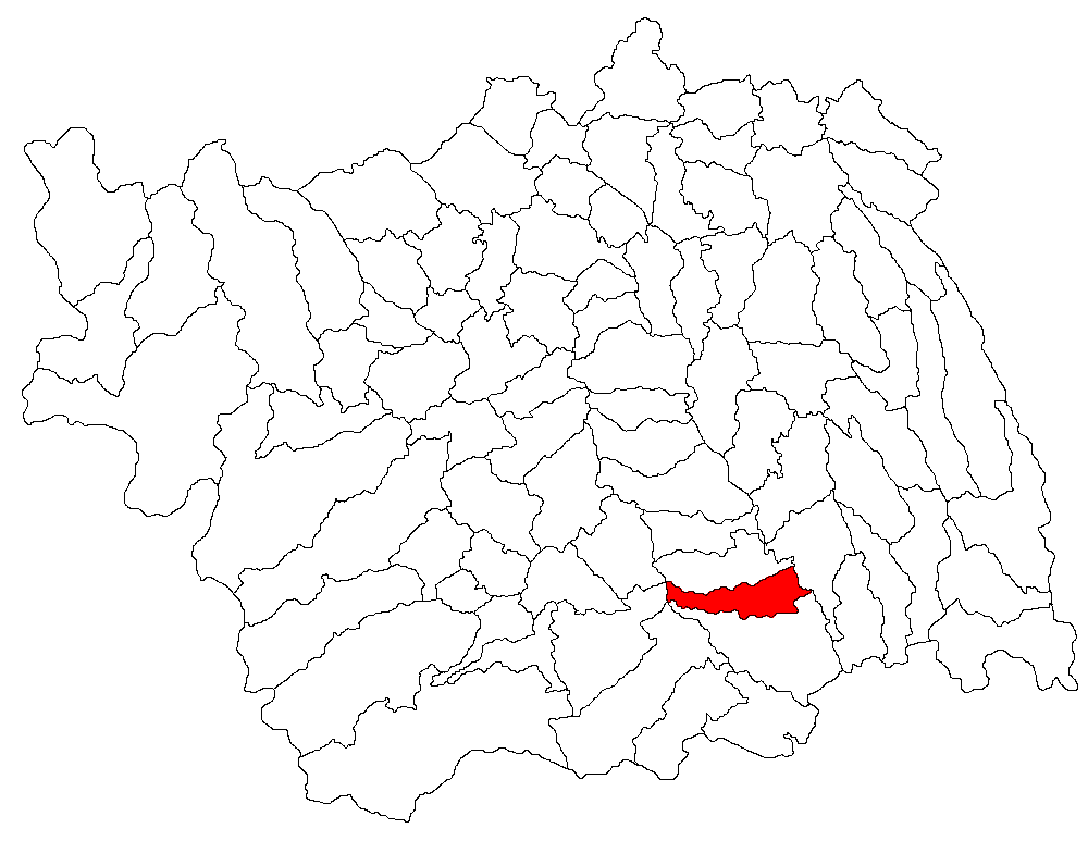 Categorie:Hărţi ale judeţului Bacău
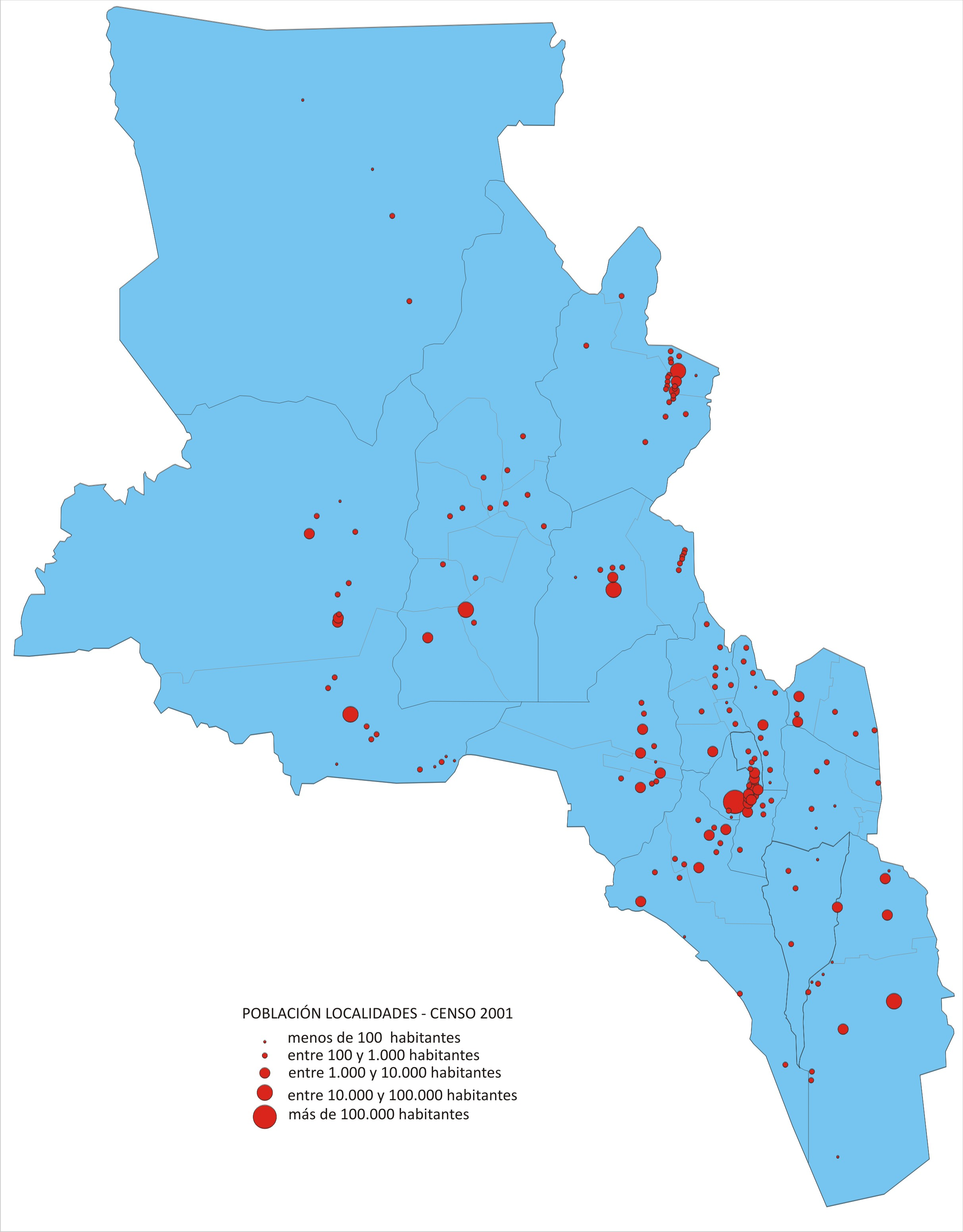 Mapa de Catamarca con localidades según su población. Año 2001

* * *

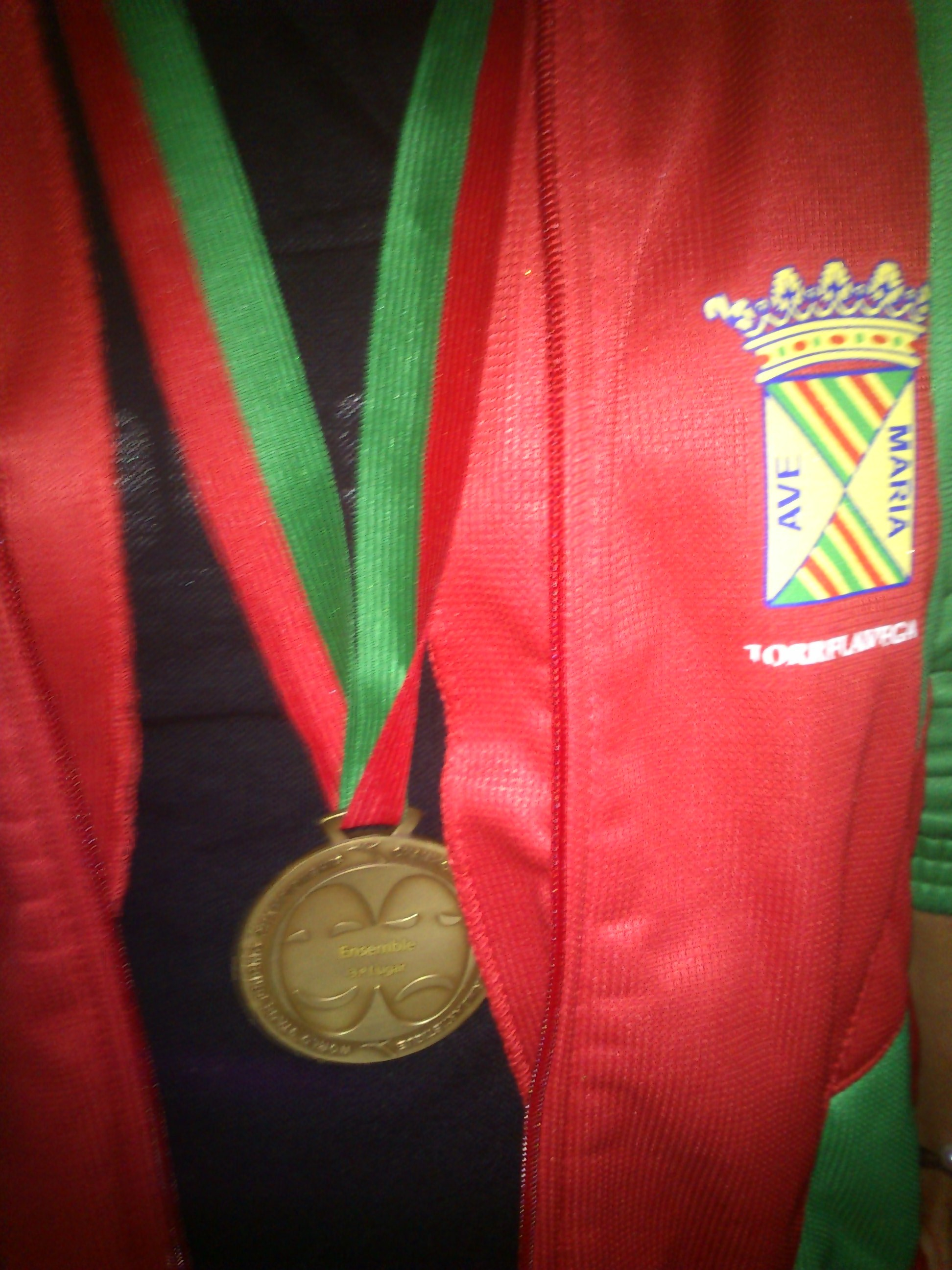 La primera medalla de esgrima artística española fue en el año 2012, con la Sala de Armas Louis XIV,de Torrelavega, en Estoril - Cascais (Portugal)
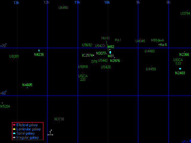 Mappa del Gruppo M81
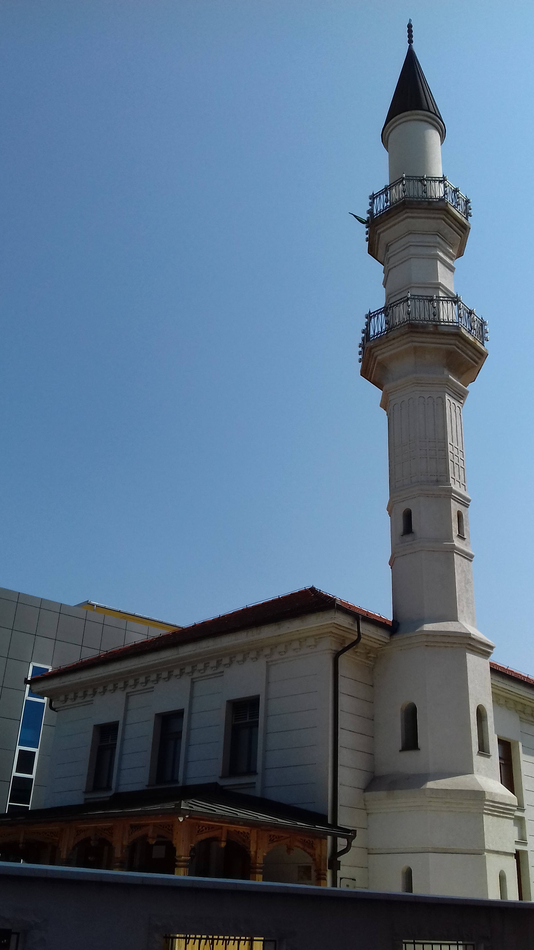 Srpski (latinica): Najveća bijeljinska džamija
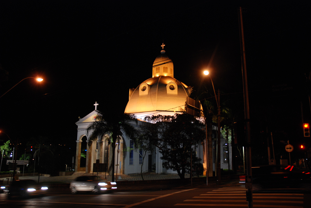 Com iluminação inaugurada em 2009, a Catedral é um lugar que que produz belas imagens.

## WHAT YOU NEED TO DO
In the data above, retype only the stretch from the line with "La primera medalla" through the line with "Com iluminação inaugurada", word for word, and skip any pictures.

## SOLVED PROBLEM
 La primera medalla de esgrima artística española fue en el año 2012, con la Sala de Armas Louis XIV,de Torrelavega, en Estoril - Cascais (Portugal)
 Mappa del Gruppo M81
 Srpski (latinica): Najveća bijeljinska džamija
 Com iluminação inaugurada em 2009, a Catedral é um lugar que que produz belas imagens.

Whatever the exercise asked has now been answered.